Pressure Makes Diamonds: Becoming the Woman I Pretended to Be by Graves Valerie

Pressure Makes Diamonds: Becoming the Woman I Pretended to Be by Graves Valerie

Author:Graves, Valerie [Graves, Valerie]
Language: eng
Format: epub, mobi
Publisher: Akashic Books
Published: 2016-10-31T21:00:00+00:00


Chapter 11

Big Pimpin’ in the Big Apple

Brian’s high school graduation also commenced a new chapter in my own life. The combination of Alvin’s natural abilities and his Ivy League journalism training had helped him progress quickly at the Oakland Press , reporting on the county courts. My husband’s brilliant grasp of legal concepts had even led a prominent African American attorney to offer to foot the bill if Alvin wished to attend law school. By that time, he had firmly decided on journalism as a career, but the boundaries of small-market journalism were beginning to constrain his talents.

Driving back to Detroit after settling Brian at Wilberforce University in Ohio (a historically black college where we hoped he would discover some interests other than sports), we both confessed a sense of not being done with New York City. Always having a dream to work toward had become essential to my happiness, and success in Detroit rekindled my desire to find accomplishment on the larger stage of New York. Remembering the sight of my gregarious son as we left him on campus, turning to a total stranger and saying, “How ya doing, man? My name is Brian,” I had the feeling that it would be safe to move back to the East Coast. For two hundred miles, Alvin and I spun a fantasy of shedding cars and square footage in order to afford New York and Brian’s college tuition at the same time.

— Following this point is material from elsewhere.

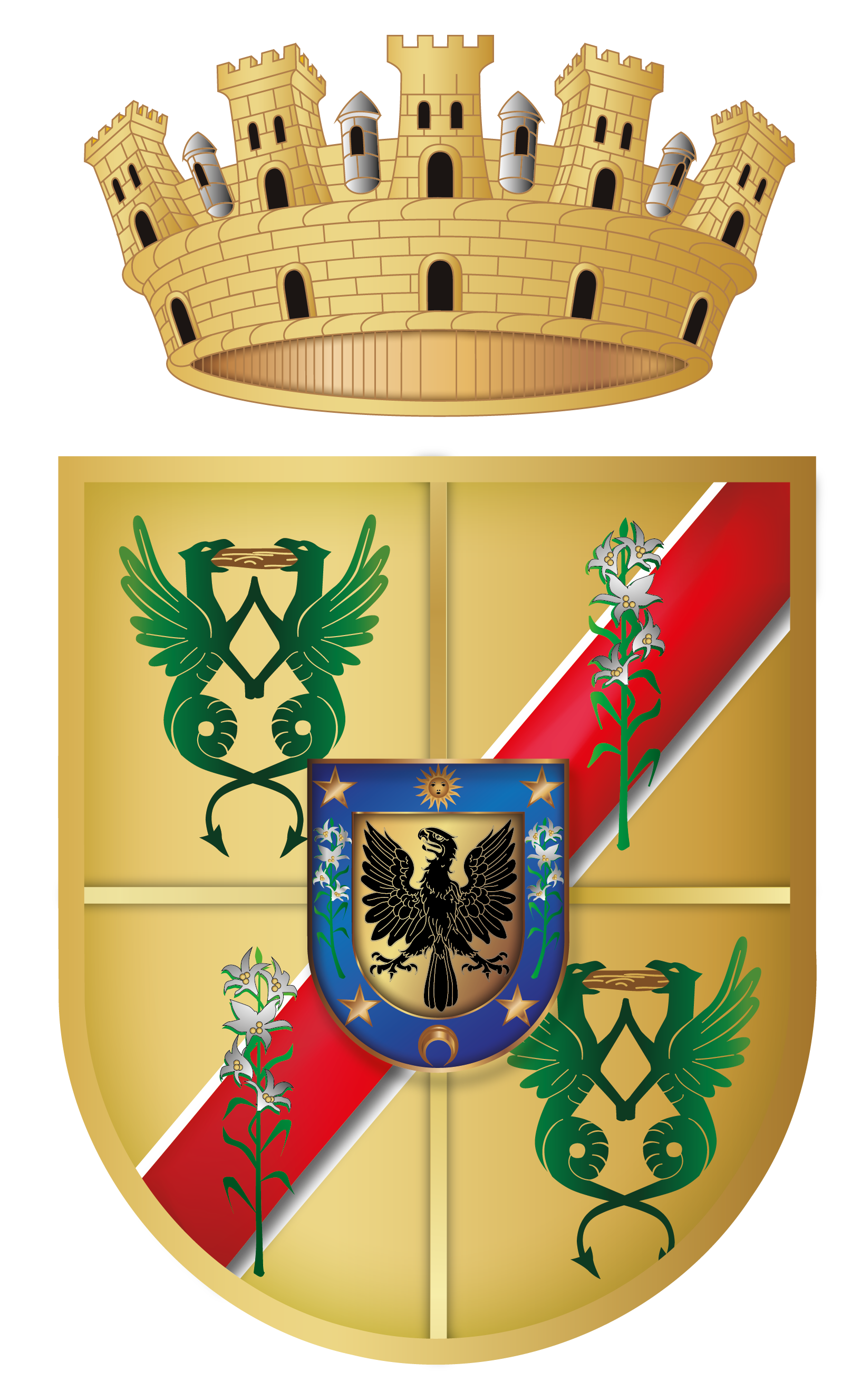 escudo heráldico de la comuna de Penco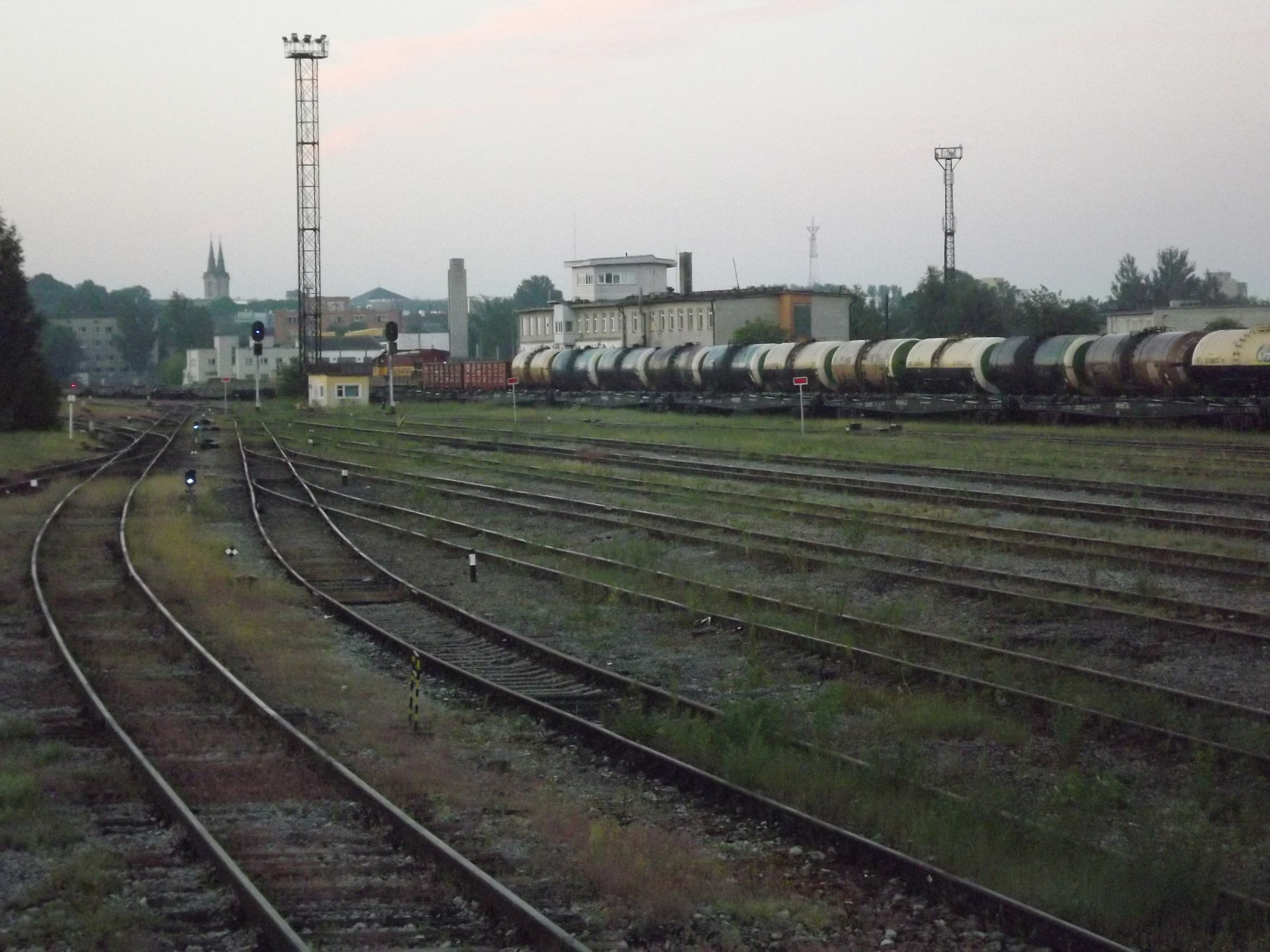 Haruteed.

Shortly after that conversation, we attended a journalism job fair at Howard University, where Alvin focused on talking to New York papers. Almost like magic, the general manager of UniWorld began seriously courting me. During our year in New York, UniWorld had hired me for a lucrative freelance job that took the sting out of our failed first attempt to work together. Not only had they paid me handsomely, but the campaign, for AT&T, consisted of high-profile, full-color, double-page magazine ads (called “four-color spreads” in agency lingo). The ads featured towering African American artists like Harlem photographer James Van Der Zee and Arthur Mitchell, founder of the Dance Theatre of Harlem. The visual impact of those beautiful spreads in magazines like Ebony and Essence was staggering.

Byron Lewis had hired me to write the campaign because he couldn’t inspire his staff to explore photography and dance—both of which AT&T sponsored—as metaphors for communication. For me, product of dance school recitals, producer of The Little Rascals –style backyard talent shows and Personality Week at Jefferson Junior High, any situation that involved an artist and an audience was as much a conversation as a telephone call. Once I had executed Byron Lewis’s vision, he was more determined than ever to recruit me. He directed his general manager to contact me with a job offer once a month. Now, in 1985, she approached me at a time of amazing synchronicity. Over an elegant dinner at Le Cirque on Manhattan’s East Side, Byron Lewis displayed considerable charm and charisma as he smilingly delivered a pitch I could not resist.